> _Exercise_:
The response should be the records below, repeated exactly, with each picture left out.

- - - - -

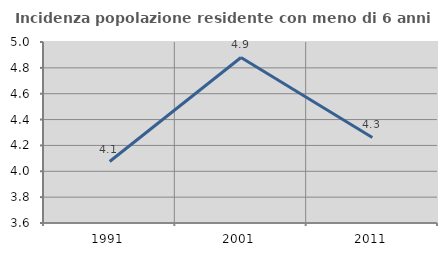
| Category | Incidenza popolazione residente con meno di 6 anni |
|---|---|
| 1991.0 | 4.076 |
| 2001.0 | 4.88 |
| 2011.0 | 4.261 |

- - - - -

> _Completed task_:
| Category | Incidenza popolazione residente con meno di 6 anni |
|---|---|
| 1991.0 | 4.076 |
| 2001.0 | 4.88 |
| 2011.0 | 4.261 |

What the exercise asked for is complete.